O nosso comportamento global é ao
mesmo tempo instintivo (dirigido por genes) e aprendido (dirigido
por memes). Os memes que se desseminam mais facilmente e se tornam
dominantes não são necessariamente os mais benéficos. São os
«mais aptos» para a replicação. Muitas vezes têm que ver com
coisas como o perigo, a alimentação e o sexo, o que faz com que
accionem os nossos «botões evolucionários» e sejamos forçados
a prestar-lhes atenção.
Os memes mais aptos passam de cérebro
em cérebro dentro de comunidades e se a sua influência for
suficientemente estável pode até acabar por lhes determinar um
nome colectivo como Católicos, Marxistas, Portistas, Benfiquistas
...
Tipicamente, todas as
mentes estão profundamente infectadas porque são um ambiente
amigável para as ideias ou informações auto-replicáveis.

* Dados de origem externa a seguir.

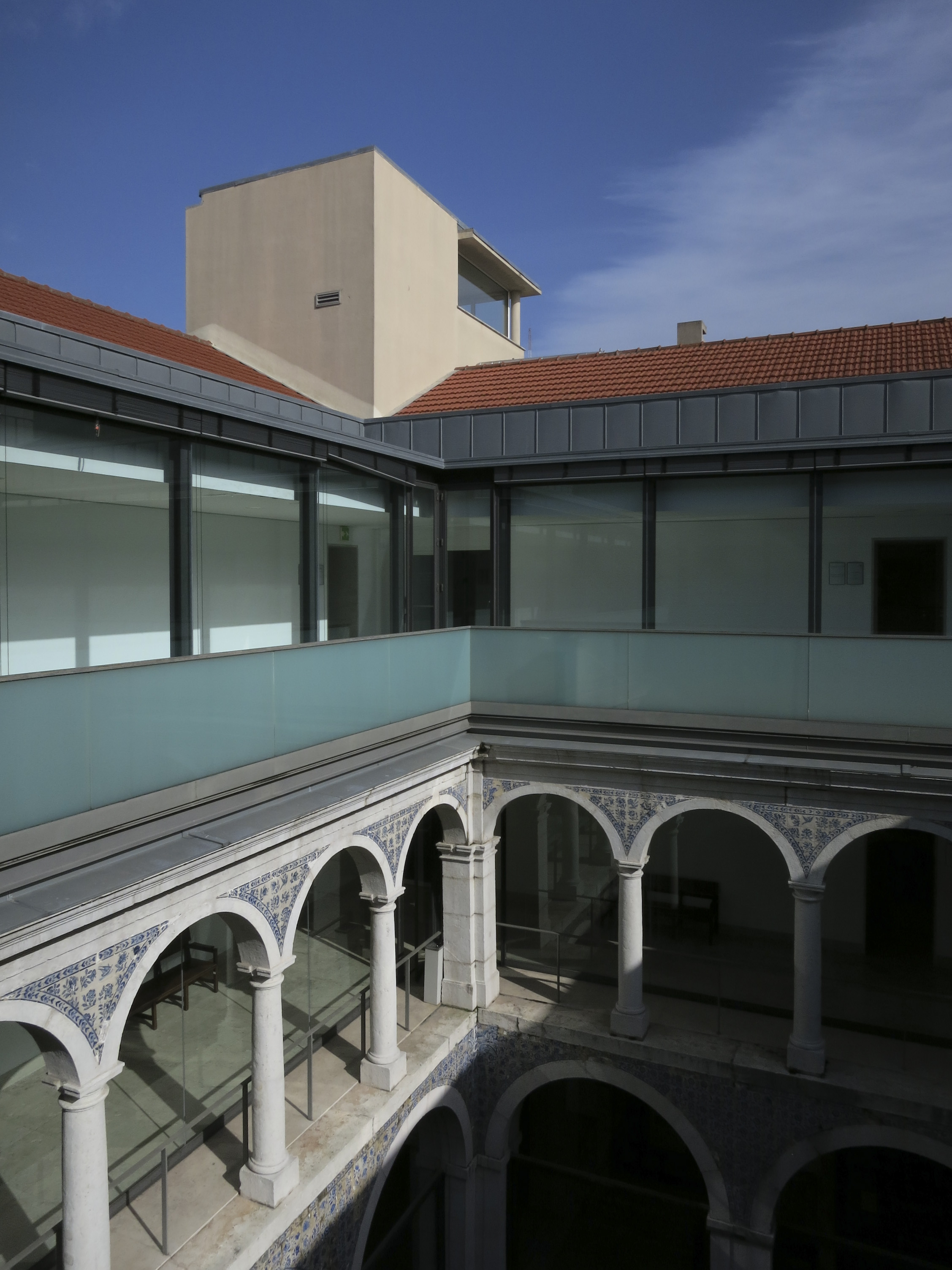 Instituto Superior de Economia e Gestão, Lisboa; Arq. Gonçalo Byrne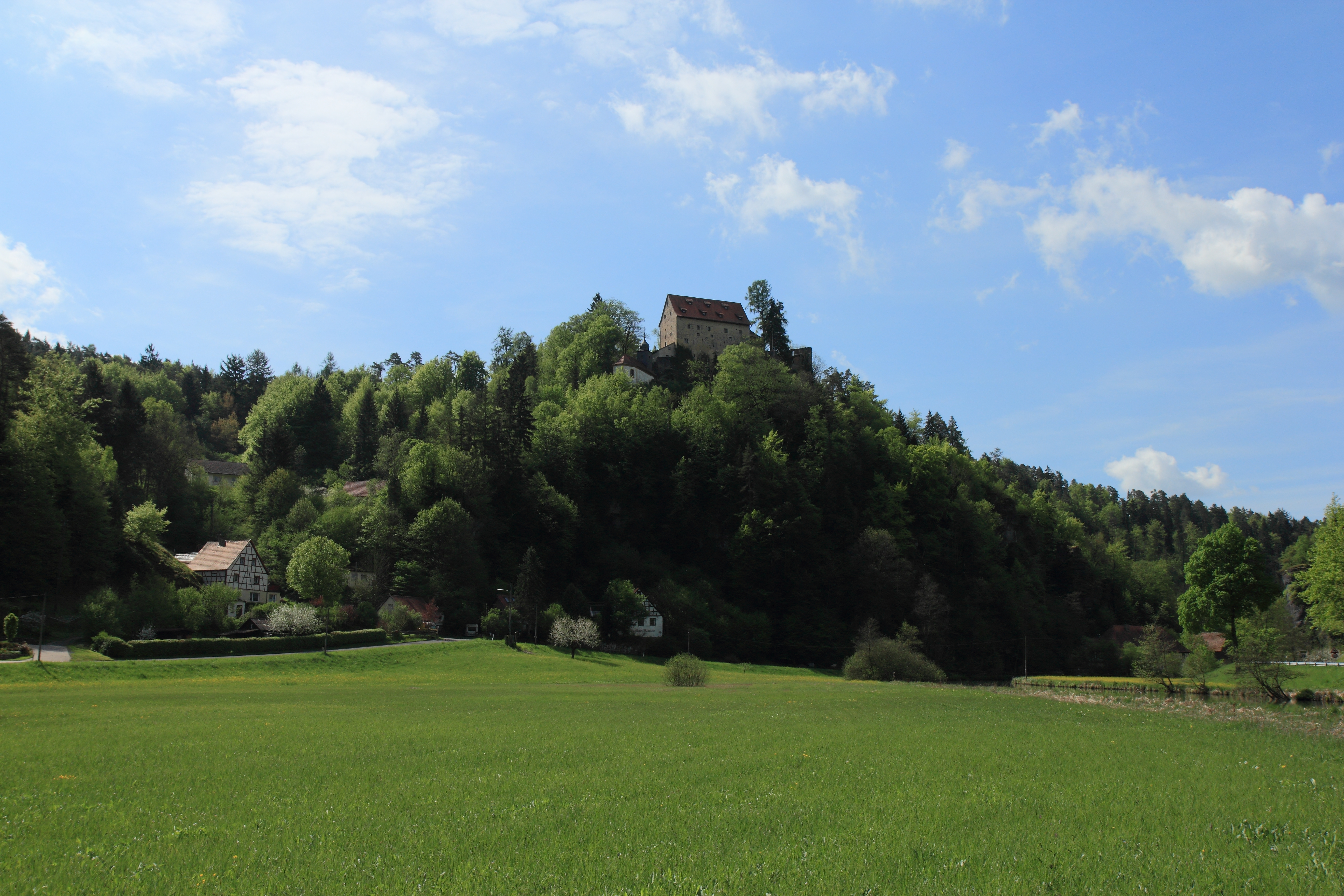 Burg Rabeneck - Ansicht des Burgberges mit der Burg aus nördlicher Richtung

Replicamos frases e modos de agir e vestir: surgem as modas dos
Ió-iós, hula-ups, ténis de marca ou de pôr o boné com a aba
virada para a nuca e as músicas e frases dos anúncios da rádio
ou da TV ficam-nos «dentro da cabeça». Se não fosse assim, os
homens de negócio não gastariam tanto dinheiro a poluir o ar com
eles. Os memes mais aptos podem, na realidade, acabar por nos
distrair e afastar daquilo que na realidade gostaríamos de fazer
com a nossa vida.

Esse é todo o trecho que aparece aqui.